Обо мне, разумеется, не было произнесено ни одного слова. Так началась для Люси иная жизнь, которая продолжалась для него, начиная с этого дня, десять лет. 3 марта утром, когда я собиралась в школу, неожиданно домой приехал отец, что было совершенно необычно. Он прошел своим быстрым шагом прямо в мою комнату, где от одного его взгляда окаменела моя няня, да так и приросла к полу в углу комнаты. Я никогда еще не видела отца таким. Обычно сдержанный и на слова и на эмоции, он задыхался от гнева, он едва мог говорить: «Где, где это все?
– выговорил он, - где все эти письма твоего писателя?» Нельзя передать, с каким презрением выговорил он слово «писатель». «Мне все известно! Все твои телефонные разговоры - вот они, здесь!
– Он похлопал себя рукой по карману.
– Ну! Давай сюда! Твой Каплер - английский шпион, он арестован!» Я достала из своего стола все Люсины записи и фотографии с его надписями, которые он привез мне из Сталинграда. Тут были и его записные книжки, и наброски рассказов, и один новый сценарий о Шостаковиче. Тут было и длинное печальное прощальное письмо Люси, которое он дал мне в день рождения - на память о нем. «А я люблю его!» - сказала наконец я, обретя дар речи. «Любишь!» - выкрикнул отец с невыразимой злостью к самому этому слову - ия получила две пощечины, - впервые в своей жизни. «Подумайте, няня, до чего она дошла!
– он не мог больше сдерживаться.
– Идет такая война, а она занята.!» - Ион произнес грубые мужицкие слова, других слов он не находил. «Нет, нет, нет.
– повторяла моя няня, стоя в углу и отмахиваясь от чего-то страшного пухлой своей рукой.
– Нет, нет, нет!» - «Как так - нет?!
– не унимался отец, хотя после пощечин он уже выдохся и стал говорить спокойнее.
– Как так нет, я все знаю!» И, взглянув на меня, произнес то, что сразило меня наповал: «Ты бы посмотрела на себя - кому ты нужна?! У него кругом бабы, дура!» И ушел к себе в столовую, забрав все, чтобы прочитать своими глазами.

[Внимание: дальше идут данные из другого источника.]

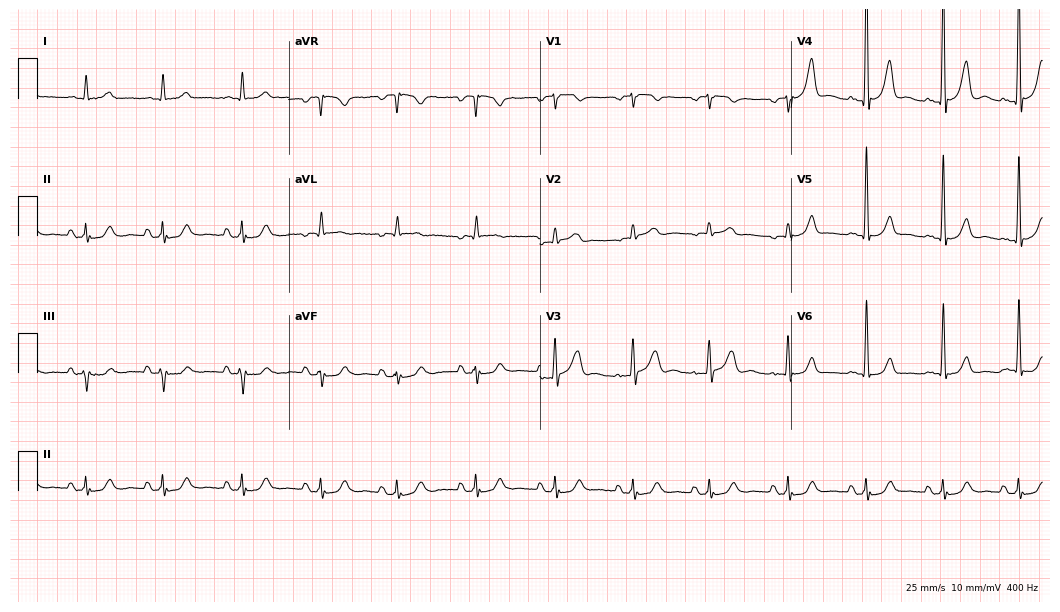
ECG — an 80-year-old male. Screened for six findings — first-degree AV block, right bundle branch block, left bundle branch block, sinus bradycardia, atrial fibrillation, sinus tachycardia — none is recorded. Only these six findings were labelled.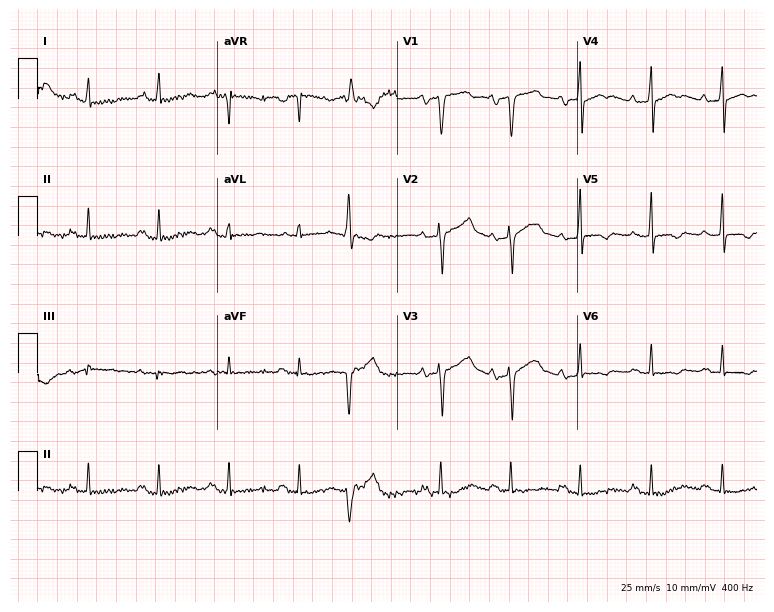
12-lead ECG from a man, 55 years old (7.3-second recording at 400 Hz). No first-degree AV block, right bundle branch block (RBBB), left bundle branch block (LBBB), sinus bradycardia, atrial fibrillation (AF) or sinus tachycardia recorded for this tracing. Findings outside these six are not listed.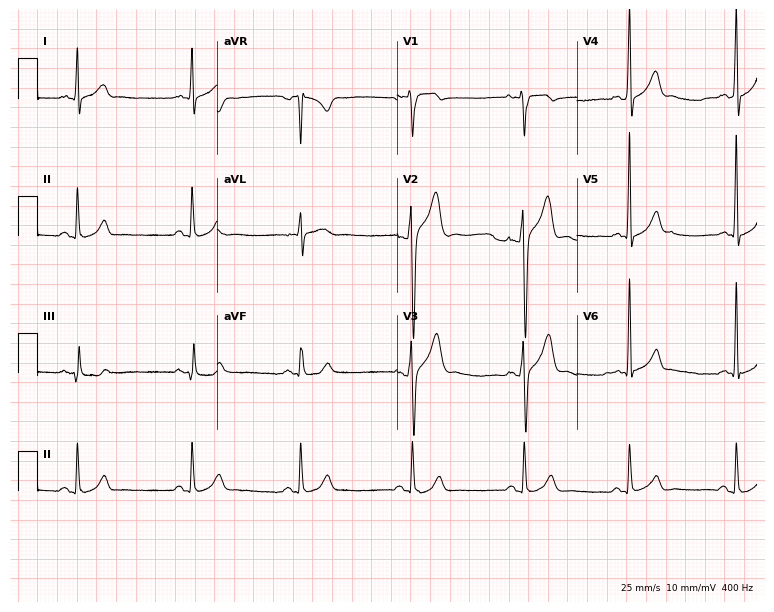
Electrocardiogram, a 26-year-old male patient. Overall reading on record: normal ECG.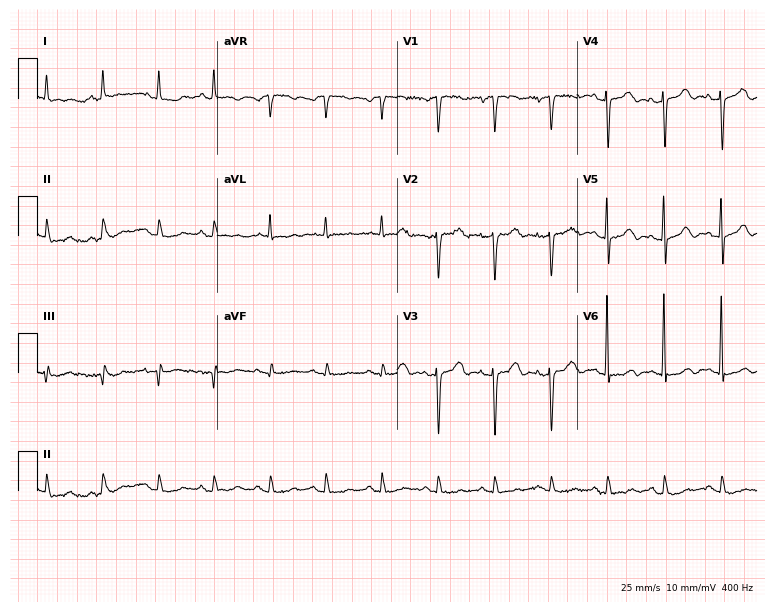
Electrocardiogram, an 80-year-old female patient. Of the six screened findings (first-degree AV block, right bundle branch block, left bundle branch block, sinus bradycardia, atrial fibrillation, sinus tachycardia), none is recorded.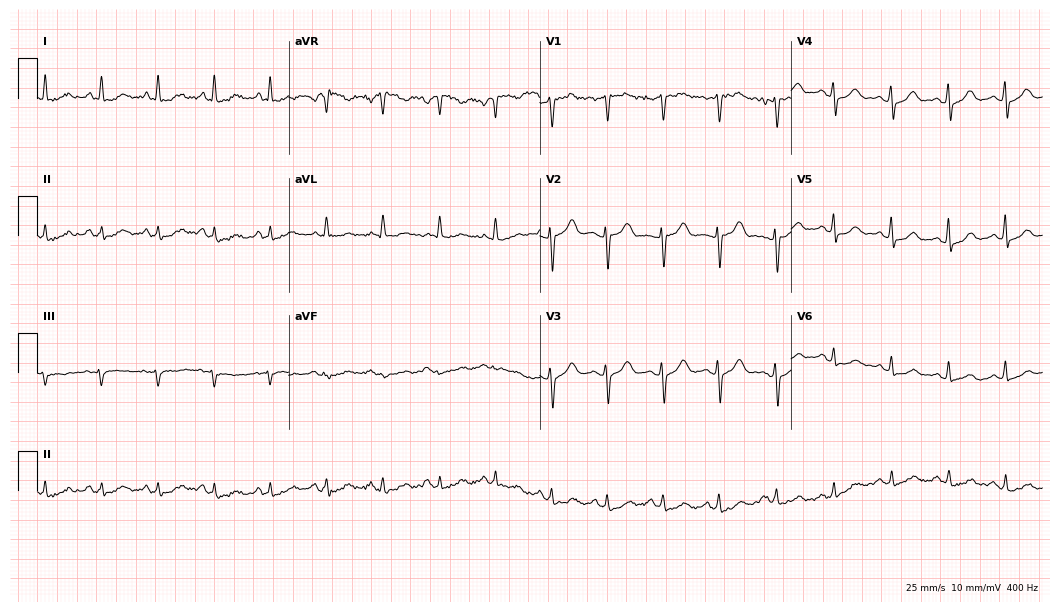
ECG (10.2-second recording at 400 Hz) — a female patient, 53 years old. Findings include sinus tachycardia (a sinus rate of 100 beats per minute or more).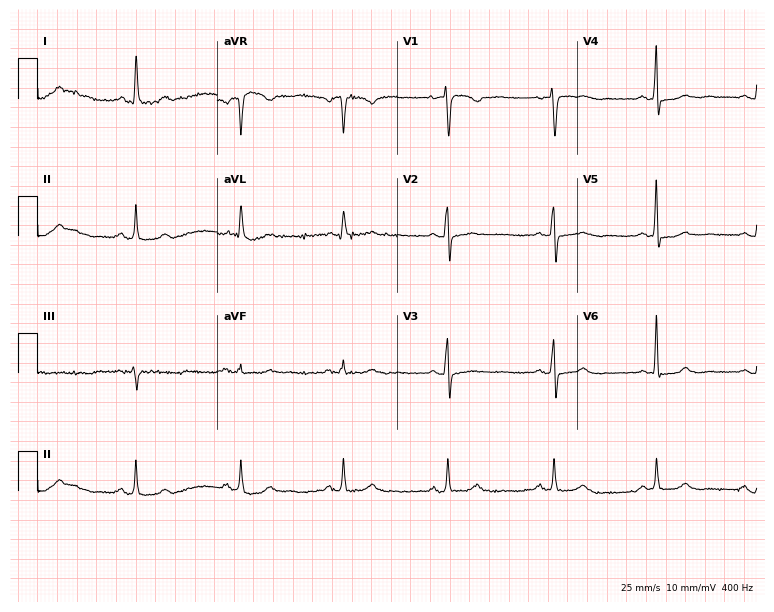
Standard 12-lead ECG recorded from a 64-year-old woman. None of these six findings is recorded: first-degree AV block, right bundle branch block, left bundle branch block, sinus bradycardia, atrial fibrillation, sinus tachycardia.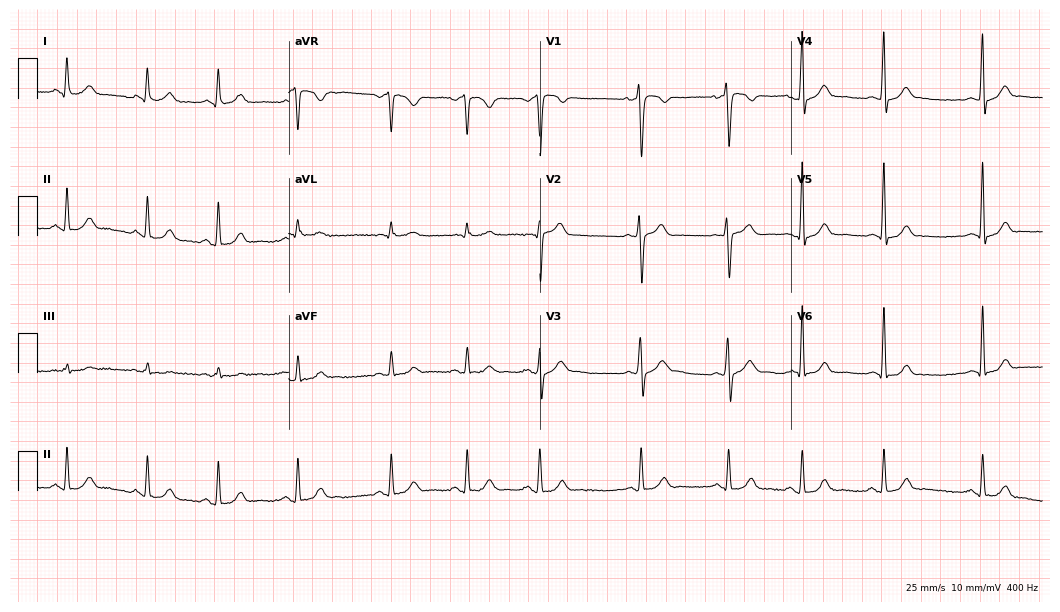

У меня все было сломано в душе. Последние его слова попали в точку. Можно было бы безрезультатно пытаться очернить в моих глазах Люсю - это не имело бы успеха. Но когда мне сказали: «Посмотри на себя», - тут я поняла, что действительно, кому могла быть я нужна? Разве мог Люся всерьез полюбить меня? Зачем я была нужна ему? Фразу о том, что «твой Каплер - английский шпион» я даже как-то не осознала сразу. И только лишь, машинально продолжая собираться в школу, поняла наконец, что произошло с Люсей. Но все это было как во сне. Как во сне я вернулась из школы. «Зайди в столовую к папе», - сказали мне. Я пошла молча. Отец рвал и бросал в корзину мои письма и фотографии. «Писатель!
– бормотал он.
– Не умеет толком писать по-русски! Уж не могла себе русского найти!» То, что Каплер - еврей, раздражало его, кажется, больше всего. Мне было все безразлично. Я молчала, потом пошла к себе. С этого дня мы с отцом стали чужими надолго. Не разговаривали мы несколько месяцев; только летом встретились снова. Но никогда потом не возникало между нами прежних отношений. Я была для него уже не та любимая дочь, что прежде.